Very often in Parliament we have to say to ourselves, "Well, I would have liked this or that to happen, but as circumstances are it cannot happen. How within the forms of the House can I best and most honestly express what is in my own mind?" For myself, I consider it most unfortunate that an ex-Speaker of this House should have accepted this appointment—[An HON. MEMBER: "Any appointment."]—or, indeed, any appointment. I concede that in perhaps one case in a thousand one might be able to produce the most exceptional reasons why an ex-Speaker should accept such an appointment. If, however, it is to be as exceptional as that, the exception ought at the very least to be marked by the exceptional step of the former Speaker not accepting, and this House not granting, the usual pension. Therefore, those of us—and we are many—who feel that this is unfortunate constitutionally have only one way in which we can express that deeply-held view, and that is by supporting the Amendment moved by my hon. Friend, That the Bill be read a Second time this day six months.

5.4 p.m.

Sir Charles Mott-Radclyffe (Windsor)

Listening to all the speeches in this debate, I began to wonder whether we were not in danger of becoming confused by trying to debate at one and the some time the general question of whether a Member's pension rights from this House were adequate and the question of the pension for Mr.
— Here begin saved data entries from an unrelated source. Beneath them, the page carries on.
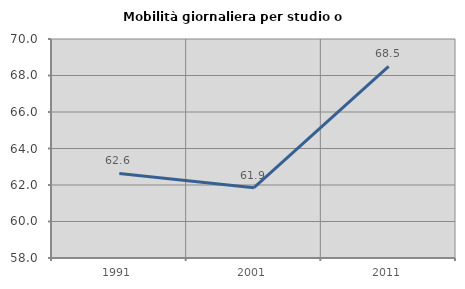
| Category | Mobilità giornaliera per studio o lavoro |
|---|---|
| 1991.0 | 62.633 |
| 2001.0 | 61.853 |
| 2011.0 | 68.494 |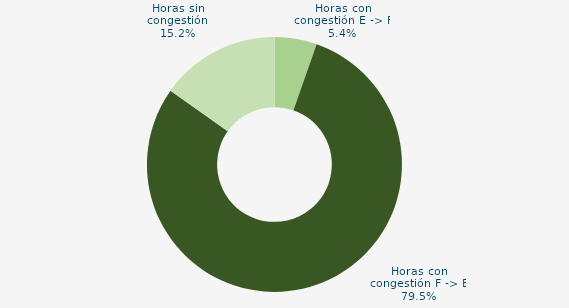
| Category | Horas con congestión E -> F |
|---|---|
| Horas con congestión E -> F | 5.357 |
| Horas con congestión F -> E | 79.464 |
| Horas sin congestión | 15.179 |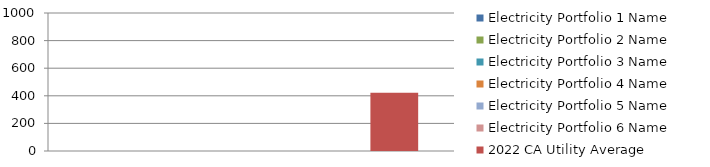
| Category | Electricity Portfolio 1 Name | Electricity Portfolio 2 Name | Electricity Portfolio 3 Name | Electricity Portfolio 4 Name | Electricity Portfolio 5 Name | Electricity Portfolio 6 Name | 2022 CA Utility Average |
|---|---|---|---|---|---|---|---|
| 0 | 0 | 0 | 0 | 0 | 0 | 0 | 422 |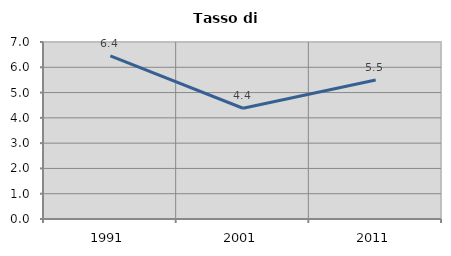
| Category | Tasso di disoccupazione   |
|---|---|
| 1991.0 | 6.45 |
| 2001.0 | 4.38 |
| 2011.0 | 5.497 |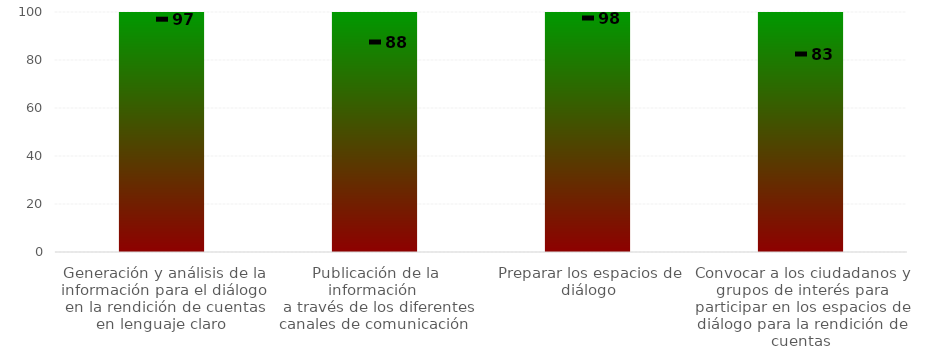
| Category | Rangos |
|---|---|
| Generación y análisis de la información para el diálogo en la rendición de cuentas en lenguaje claro  | 100 |
| Publicación de la información 
 a través de los diferentes canales de comunicación  | 100 |
| Preparar los espacios de diálogo | 100 |
| Convocar a los ciudadanos y grupos de interés para participar en los espacios de diálogo para la rendición de cuentas | 100 |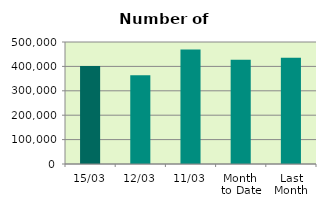
| Category | Series 0 |
|---|---|
| 15/03 | 401470 |
| 12/03 | 363658 |
| 11/03 | 469466 |
| Month 
to Date | 427246.364 |
| Last
Month | 435925.8 |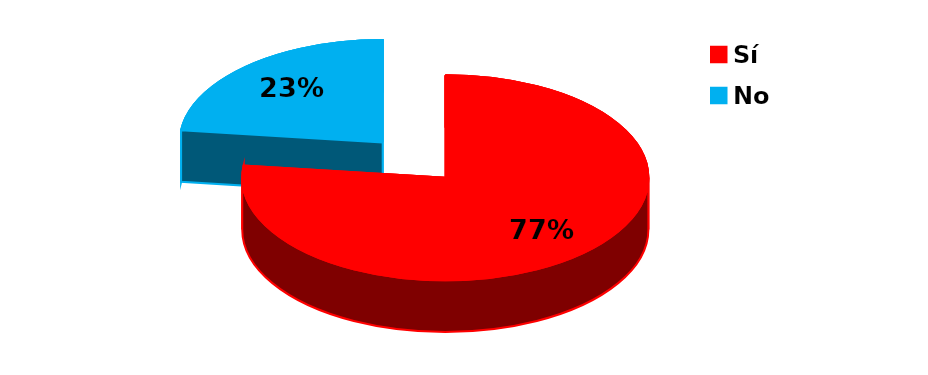
| Category | Series 0 |
|---|---|
| Sí | 10 |
| No | 3 |

Speaker Morrison. I do not for one moment deny that there is much to be said for improving the general rules by which old Members of the House of Commons, when they finally retire, can get pensions, but this is not the time to raise that.

Mr. C. Pannell

I did not raise that.

Sir C. Mott-Radclyffe

There will be plenty of other opportunities to do so. This is a quite separate issue.

I would have thought that Mr. Speaker Morrison is just as much entitled to his pension traditionally as former Speaker in return for his very distinguished services rendered to this House as the retiring Governor-General of Australia, Sir William Slim, is entitled to his Field Marshal's emoluments for the distinguished services which he has rendered during his career in the Armed Forces.

Mr. Pannell

That has nothing to do with it.

Sir C. Mott-Radclyffe

In both cases—in one the emolument and in the other the pension—they are a reward for distinguished services rendered in their several capacities.

Mr. Pannell

The hon. Member has got it entirely wrong. The Speaker is unique. Even if a Speaker were in office for only six months he would be given the same pension. It is given in recognition of the fact that he has been Speaker. When people speak about services rendered, they do not know the nomenclature of this legislation. A field marshal starts at whatever rank he first has and finishes up as field marshal at the end of a lifetime's work, but the Speaker here, as in the case of Abercromby, may get his pension after only four years. A respected Minister, however, can be here for perhaps forty years and get nothing. It is because he is our contact with the Crown that the Speaker is so completely different. If the hon. Member does not understand that, he does not understand what the debate is about.

Sir C. Mott-Radclyffe

I understand the point perfectly well. The same applies to a field marshal. If a field marshal were to be incapacitated by serious illness within a fortnight of being promoted to field marshal he would continue to enjoy the full emoluments of a field marshal for the rest of his life. That, however, was not the point I was wanting to make.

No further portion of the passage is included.